A simple way to improve on the abstractions of a resource layer is to address processes as simple graphs. In our current proto-cloud age, the tendency is for developers to throw piles of half-finished complexity at users “take it or leave it”. Their abstractions are often designed for their own specific needs and internal processes. Maturity in cloud systems can only come by abstracting away these quirks, and eliminating the details of implementations as far as possible. At Aljabr, we believe that Smart DAGs (formed from Smart Tasks and Smart Links) are the answer to this commoditization.

Passing data around sounds like a straightforward enough task, but developers are not usually thinking about the underlying resource bottlenecks. That ought to be taken care of by the platform, but current platforms can’t do this because they don’t have sufficient insight into their payloads.

Smart links speak many tongues: Intermediate data may be stored in a variety of structured or unstructured formats, concealing a variety of technologies for “publishing” and “subscribing” to stashes and flows, each with policy based access rights:

File stream semantics — READ, WRITE, APPEND
Query semantics — INSERT INTO, SELECT FROM

Smart linkage can help to smooth over these differences for users, and handle the potential resource bottlenecks implicit in each. We’ll return to this later in the series.

Data intensive processing is, by implication, a network intensive process — -even more than it is a CPU intensive process. This is where a smart platform can help. Forget about the underlying structure of microservices, pods, deployments, and service mesh. Those are issues for a platform to virtualize away, not expose to the user.

Smart links can handle sampling and scaling issues, as well as security and integrity boundaries, and the coordination between different stages. In Koalja, using a smart link abstraction allows us to abstract away a lot of issues, including: instrumentation and tracing (process observability), auto-build, artifact caching, forensic reanalysis, and data consensus coordination between parallel tasks. We are going to be unpacking these ideas in this blog over the coming weeks.

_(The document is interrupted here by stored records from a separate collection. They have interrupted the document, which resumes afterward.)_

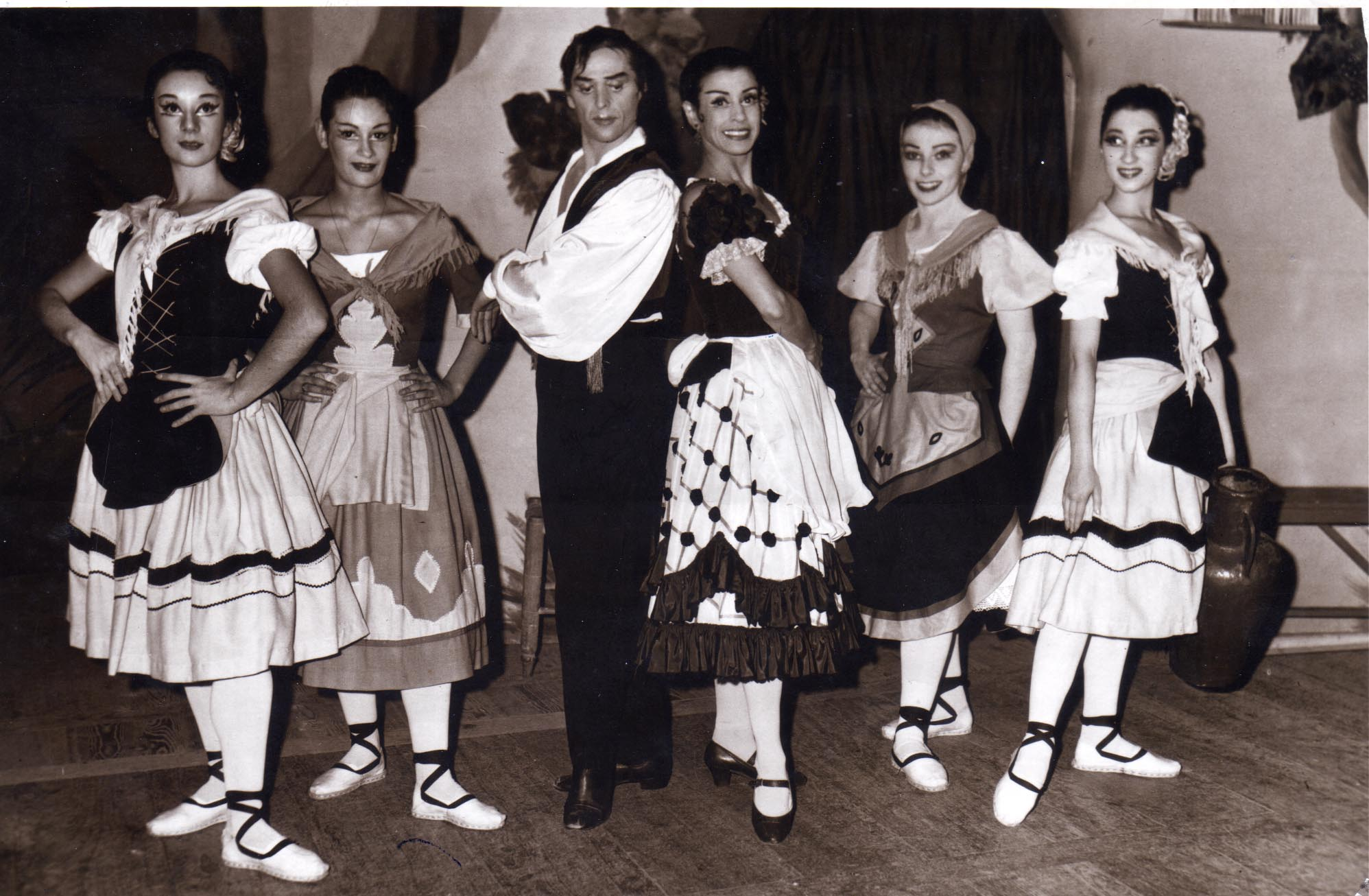 Esmeralda Agoglia y José Neglia con integrantes del Cuerpo de Baile del Teatro Argentino de La Plata en una escena del ballet "El sombrero de tres picos", junto a Norma Binaghi, Beatriz Baz, Mabel Astarloa y Leonor Baldassari. (julio de 1963) Foto del Archivo Histórico Artístico del Teatro Argentino de La Plata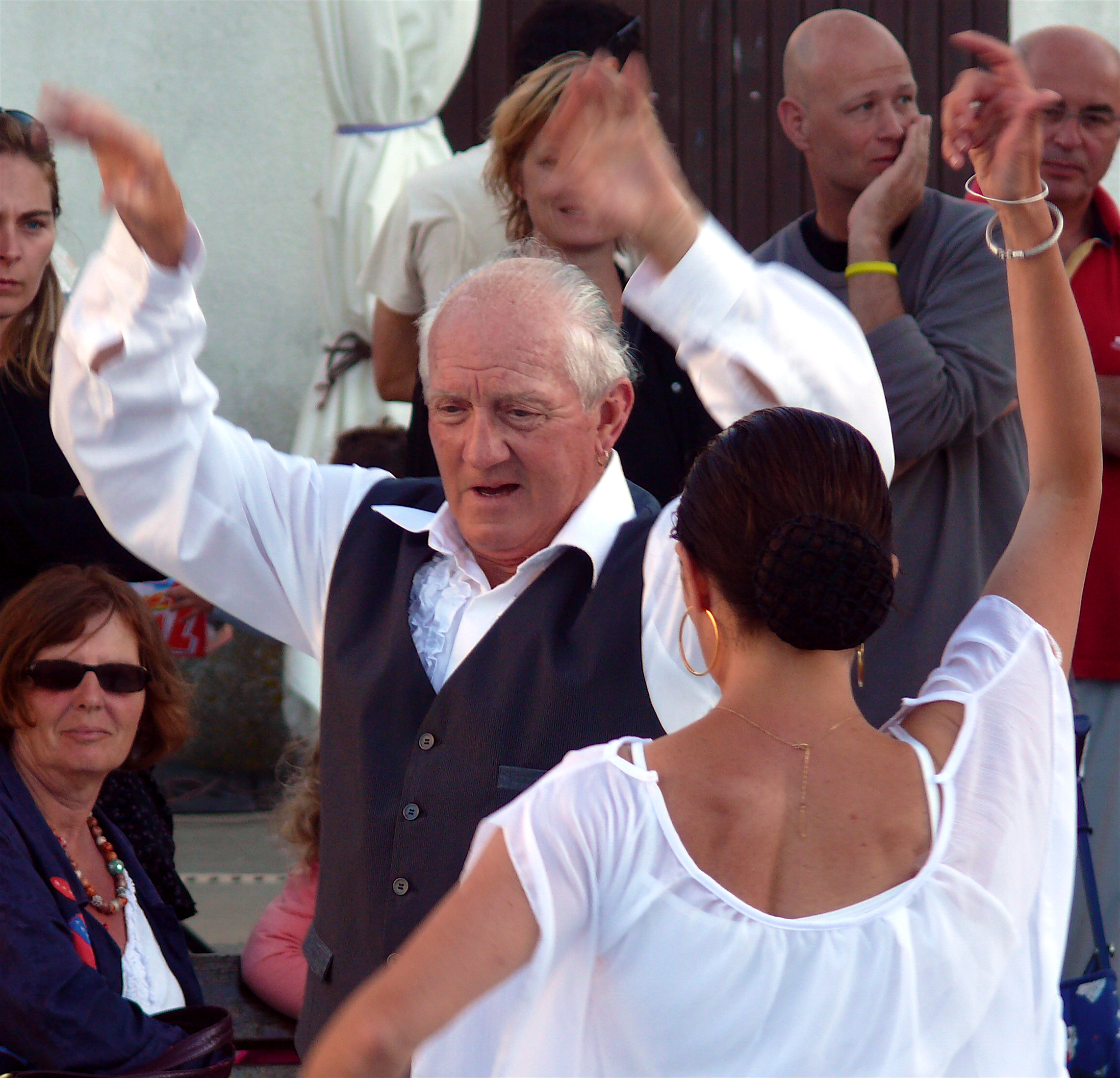 Danse gitane lors du pélerinage des Saintes-Maries-de-la-Mer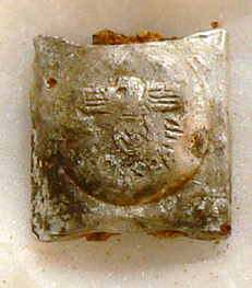 Plombe des Münzschatzes von Lüneburg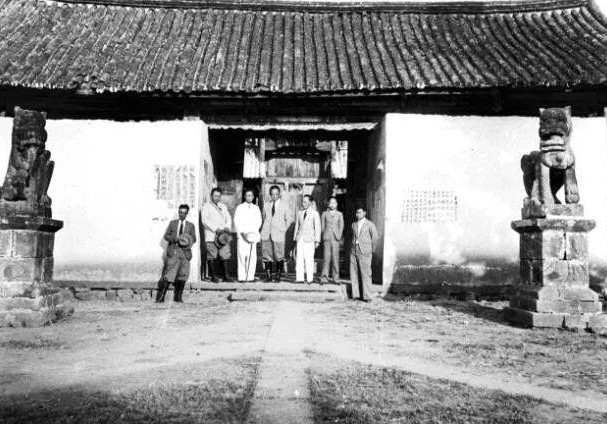 中文（中国大陆）: 1935年4月凌纯声、勇士衡前往芒市调查，与芒市头面人物合影，左三为方克光，右一为方克胜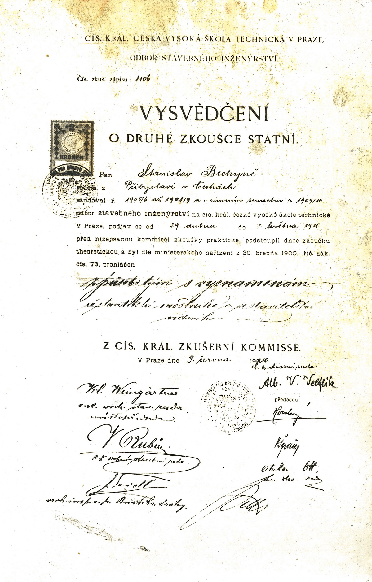 Stanislav Bechyně, Vysvědčení o provedené 2. státní zkoušce dne 9. června 1910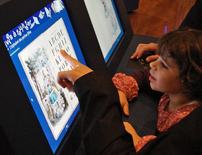 Exposition "Babar, Harry Potter et Cie" à la BnF

Platforms all the way down

Building abstractions on top of Kubernetes is a path to multi-cloud processing that offers a number of advantages over today’s Do-It-Yourself coding. If we can reduce interactions between services and tasks to the level of drawing a labelled graph, then managing real world processes will finally come of age. Users should not live in fear that their code will not run in a few years time due to changes in infrastructure and its API layers. Smart tasks and links that are aware of the kind of Wide Area Distributed Environment they must inhabit in our cloud future can shift the paradigm towards a standard model for data processing that will outlast technology shifts, and deliver cloud as the utility it need to become.